“Don’t Want to Know! Might Have to Change!”

Might Have to Change!”

“Know thyself.” (The Delphic Oracle, as quoted by Socrates)

“The way of the wicked is like deep darkness;

they do not know over what they stumble.” (Proverbs 4:19, English Standard Version)

I have a confession: Sometimes, I don’t really want to know. Perhaps I should explain.

I do want to know all kinds of things. How old is Carol Burnett? What does “OG” mean in text-speak? How many people in America have earned Ph Ds? What is the Spanish word for “find”?

On and on my curiosity goes,

and where it stops, nobody knows.

But, in point of fact, I do know where my curiosity stops. I don’t really want to know certain things about myself. The knowledge itself would be unpleasant. And then, the real unpleasantness might begin. Why? Well, I might have to change. There is a psalm about people like me—Psalm 36. I wrote about it in very general terms in yesterday’s blog post. Here is the verse that I especially want to have a look at today:

“For he flatters himself in his own eyes

that his iniquity cannot be found out and hated.” (Proverbs 4:2, English Standard Version)

This verse could be taken in either of two ways. It might mean that the wicked person flatters himself because he has pulled the wool over eyes. He says to himself, “I’ve covered my tracks! No one will ever know!”

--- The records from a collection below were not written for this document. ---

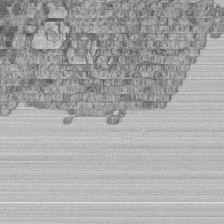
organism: Human
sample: MDA-MB-231 cells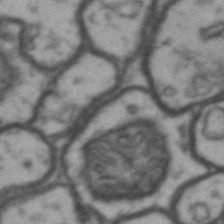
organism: Drosophila
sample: Brain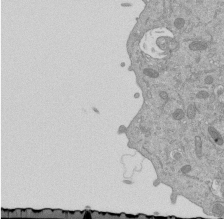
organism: Mouse
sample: ED-1 cell nuclei; centrioles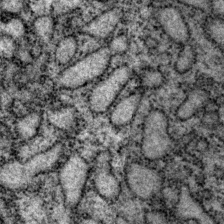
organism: P. pacificus
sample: Pharynx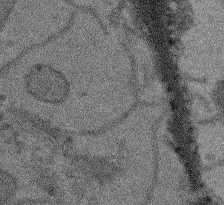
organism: Arabidopsis thaliana
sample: Root tip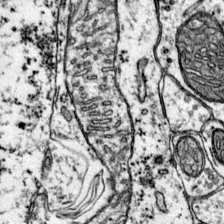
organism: Mouse
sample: Primary visual cortex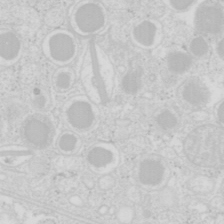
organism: Mouse
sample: Pancreas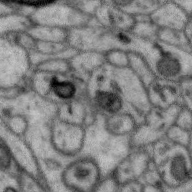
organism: Zebra finch
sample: Brain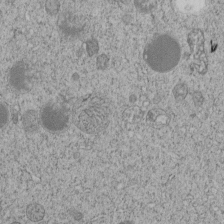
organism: C. elegans
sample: C. elegans embryo early stage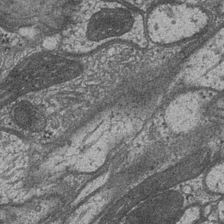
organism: Drosophila
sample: Optic medulla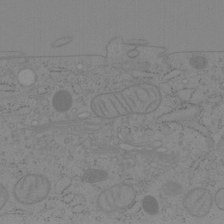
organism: Human
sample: HeLa cells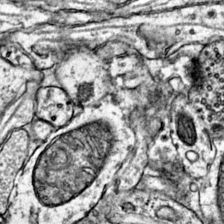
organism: Mouse
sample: Primary visual cortex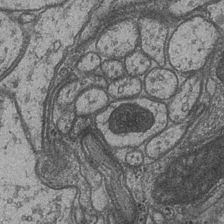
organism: Drosophila
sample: Optic medulla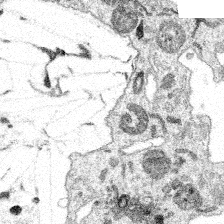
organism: Spongilla lacustris
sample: Multiple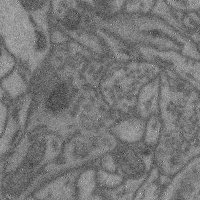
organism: Mouse
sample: Cerebral cortex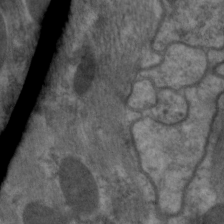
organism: C. elegans
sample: Pharynx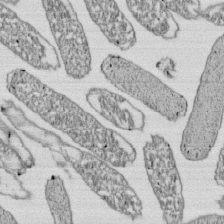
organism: E. coli
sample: Bacterial nucleoid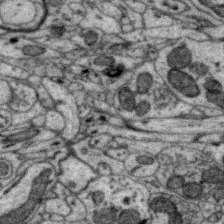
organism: Zebra finch
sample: Brain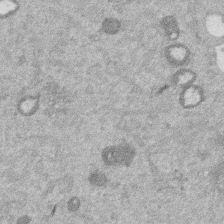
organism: Mouse
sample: Dividing mouse embryo 1 cell stage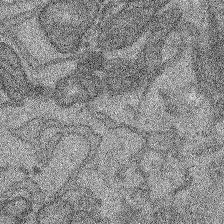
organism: Human
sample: HeLa cells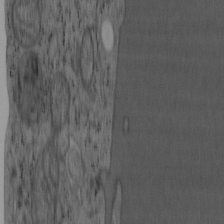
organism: Human
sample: HeLa cells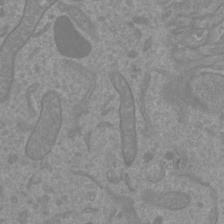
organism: Mouse
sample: Cortical neurons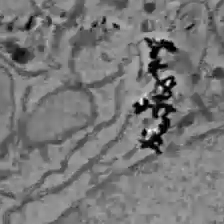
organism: C57BL Mouse
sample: Liver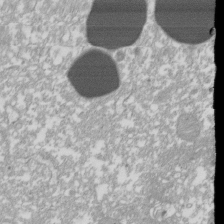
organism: Xenopus
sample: Cilia; centrioles in frog embryo cells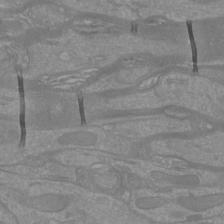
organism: Mouse
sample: Cortical neurons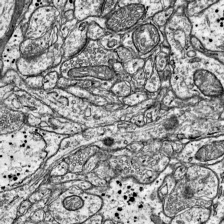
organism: Mouse
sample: Visual Cortex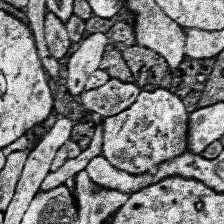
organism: Human
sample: Temporal Lobe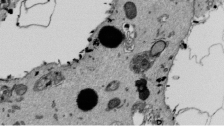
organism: Mouse
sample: ED-1 cell nuclei; centrioles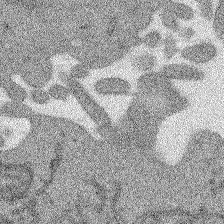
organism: Human
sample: HeLa cells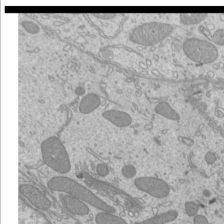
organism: Mouse
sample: Cilia; mouse epididymis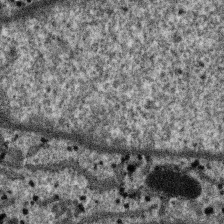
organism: Human
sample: Lung epithelial cells infected with SARS-CoV-2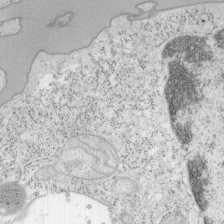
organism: Mouse
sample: OT-I killer T cells with ID8 ovarian cancer cells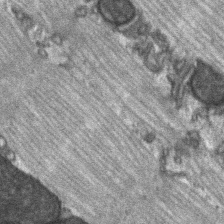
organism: C57BL Mouse
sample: Soleus

On the other hand, the verse could mean that the wicked person thinks so much of his cleverness that he is no longer can detect his own evil. “Who, me?! Never!”

There is no way to be sure, based on the Hebrew, which way to go with this one. Therefore, I’m going to take the pathway that Yogi Berra indicated: “When you come to a fork in the road, take it.” (Of course, Berra also is reported to have said, I didn’t really say all the things I said,” so perhaps it was someone else who spoke of taking the fork in the road.)

If this verse means that the wicked person has covered his tracks so carefully that even he can’t detect his wickedness, that raises a chilling thought for me. Am I wicked, and don’t even know it?

But there is an even more disturbing question: What if I don’t even want to know? And the truth is that, often, I really don’t want to know.

And why is that? I might have to change! Who wants to do that?! I am reminded of what Bilbo Baggins said about adventures: “Nasty disturbing uncomfortable things! Make you late for dinner!”

It may, in fact, be true that coming to grips with my own wickedness is the ultimate adventure. However, that doesn’t mean that they won’t be nasty disturbing uncomfortable things. And then there’s being late for dinner.

Of course, none of what I’ve written here is new or revolutionary. We all speak of people who have blind spots. Everybody else can see what they can’t. However, there is one person that I know who has no blind spots at all: me!

Ellen T. Charry makes some stellar comments on Psalm 36:1-4. She titles this section of her comments, “Self-Deceiving Audacity” and she drives home her point with a quote from St. Augustine:

In pretending to find his own iniquity and hate it: this suggests that he acted in such a way as to make sure he would not find it. Some people make a show of trying to find their iniquity, but they are afraid of finding it, because if they do find it, they will be challenged: ‘Give it up .  . . [The sinner] pretends to seek it here, seek it there, but always he is afraid of finding it. His search is a sham.”

Then Charry comments, “One wonders if Augustine is not reflecting on his own struggle to give up sex prior to his baptism.”[1]


[1] Ellen T. Charry, Psalms 1-50, Brazos Theological Commentary on the Bible (Grand Rapids: Brazos Press, 2015), 191-192.